-- TASK GOAL --
Locate the word "sample" in the data below, then copy every line that holds it.

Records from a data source
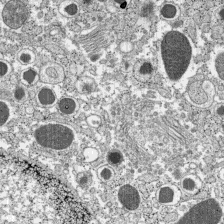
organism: C57BL Mouse
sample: Pancreatic islet
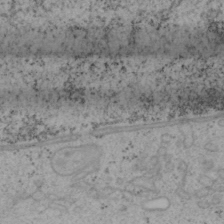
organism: Human
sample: HeLa cells
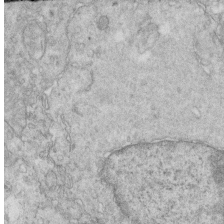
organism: Mouse
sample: Multiciliated cells
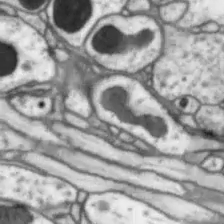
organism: Drosophila
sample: Optic lobe
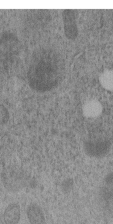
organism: C. elegans
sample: C. elegans embryo early stage
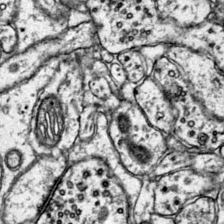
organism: Mouse
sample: Primary visual cortex
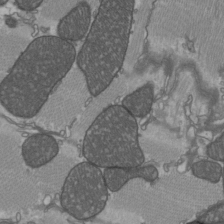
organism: C57BL Mouse
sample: Heart

-- ANSWER TO THIS EXERCISE --
sample: Pancreatic islet
sample: HeLa cells
sample: Multiciliated cells
sample: Optic lobe
sample: C. elegans embryo early stage
sample: Primary visual cortex
sample: Heart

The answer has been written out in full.